The culture of the South relaunched in Otranto Bodini’s most famous line has been chosen as the title of a project to relaunch the South through its culture, an essential way of discrediting stereotypes and distortions.
After Bari, it will be Otranto’s turn to host Scianna’s precious photography exhibition by Oscar Iarussi

Assoro, 1998. Photo by Ferdinando Scianna
“Tu non conosci il Sud” (You don’t know the South) is a short poetic explosion by the Apulian poet Vittorio Bodini (1914-1970). It illuminates the pathway of a cultural initiative which aims to stimulate encounters, stir thoughts and unleash emotions. This is necessary in the South, so often misrepresented as a gallery of grotesque caricatures or criminals, and while such figures do exist, they do in Italy as a whole. Stereotyped images from second-rate TV drama demean and damage the complexity and potential of entire regions. Politicians in primis have for some time appeared either indifferent to the South or occasionally attempt to turn it into a brand, as if the land – have you actually touched this land? – could ever be a matter of marketing rather than of choices, spirit and courage. “Tu non conosci il Sud”. Precisely, because here there is neither Gomorrah around every corner nor do we dance the pizzica all year round. “Tu non conosci il Sud” because it is not “a paradise inhabited by devils”, the myth – and the alibi – that best satisfies and reassures the public, even in the South itself.
Ferdinando Scianna’s “The South and Women” photography exhibition is part of this cultural initiative, founded in Bari a few months ago, and which has thus far proved itself a generous “messenger”. Following on from the foyer of the Petruzzelli theatre in Bari and the Casa Cava in Matera, named European Capital of Culture for 2019, it is now the turn of the Aragonese Castle of Otranto to accommodate the magnificent images of one of the most highly respected Italian photographers, a much loved and unconventional master. The female faces on display are not icons, but exercises in the reality of his rapturous beauty.
Moreover, the formula of “Tu non conosci il Sud” gathers diverse disciplines and languages in order to fraternize towards a common purpose: to contribute to the honour and symbolic concreteness of the South. For Scianna as a young Sicilian photojournalist his meeting with Leonardo Sciascia was decisive, the writer revealed, thanks to his Le parrocchie di Regalpetra (Bari, 1956), which appeared in the innovative “Libri del tempo”, published by Vito Laterza. The same series also includes Contadini del Sud by Rocco Scotellaro, poet and modern intellectual, perhaps “younger” today than in 1953 when, misunderstood, he passed away at the age of only thirty (Scotellaro has been chosen as one of the tutelary deities of Matera 2019).
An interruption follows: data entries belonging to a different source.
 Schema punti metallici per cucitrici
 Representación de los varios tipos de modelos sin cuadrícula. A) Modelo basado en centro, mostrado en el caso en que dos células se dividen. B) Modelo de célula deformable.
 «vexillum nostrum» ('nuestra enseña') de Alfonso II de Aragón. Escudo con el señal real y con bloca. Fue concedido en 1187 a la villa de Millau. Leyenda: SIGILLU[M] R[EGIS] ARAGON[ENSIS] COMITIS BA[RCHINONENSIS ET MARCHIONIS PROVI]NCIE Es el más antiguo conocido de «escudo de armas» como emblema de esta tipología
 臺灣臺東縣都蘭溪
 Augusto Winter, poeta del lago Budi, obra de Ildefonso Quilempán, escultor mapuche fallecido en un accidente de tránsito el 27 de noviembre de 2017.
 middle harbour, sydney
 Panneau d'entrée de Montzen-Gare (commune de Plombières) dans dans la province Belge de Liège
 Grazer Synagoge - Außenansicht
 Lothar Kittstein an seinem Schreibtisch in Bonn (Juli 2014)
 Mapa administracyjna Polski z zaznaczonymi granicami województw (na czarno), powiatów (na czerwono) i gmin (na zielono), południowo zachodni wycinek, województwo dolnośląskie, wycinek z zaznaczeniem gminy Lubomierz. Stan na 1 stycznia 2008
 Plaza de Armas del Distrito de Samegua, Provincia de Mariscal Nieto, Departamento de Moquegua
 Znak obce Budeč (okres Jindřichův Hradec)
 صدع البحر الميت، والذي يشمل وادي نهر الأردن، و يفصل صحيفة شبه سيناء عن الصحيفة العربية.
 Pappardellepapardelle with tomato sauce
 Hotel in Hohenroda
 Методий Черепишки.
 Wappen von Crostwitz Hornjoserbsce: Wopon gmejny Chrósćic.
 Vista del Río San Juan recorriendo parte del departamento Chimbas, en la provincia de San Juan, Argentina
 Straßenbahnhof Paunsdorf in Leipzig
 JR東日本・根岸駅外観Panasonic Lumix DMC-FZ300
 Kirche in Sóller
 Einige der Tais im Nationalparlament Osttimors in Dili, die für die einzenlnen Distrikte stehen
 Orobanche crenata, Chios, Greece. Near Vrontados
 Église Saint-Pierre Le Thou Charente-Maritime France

Sciascia and Bodini exchanged letters, ideas and dreamt of a Mediterranean collection of ancient and modern texts. Distant voices that, if you listen hard enough, still echo in the fortress at Otranto. Its original structure dates back almost a thousand years, and restoration will soon be complete that could revive it as a cultural centre. The ancient imago urbis of this town with its Cathedral of Martyrs and the sea therefore has one eye on the future, a town placed “between holy water and salt water”, to quote the apt definition of the Kingdom of Naples, coined by Ernesto de Martino.
“Tu non conosci il Sud, le case di calce / da cui uscivamo al sole come numeri / dalla faccia d’un dado” (You do not know the South, the houses of lime / from which we went out under the sun like numbers / on the faces of a dice). Verses that sound like a dizzy gamble. There is a sign of the now well-known condition of being a “number”, for example as an insecure or anonymous worker. Therefore let’s start from the South – and in the South you can. The essence of Otranto bears witness to this: a frontier for the dawn, the tenacious east, the Mediterranean without rhetoric. It is simply destined for beginnings.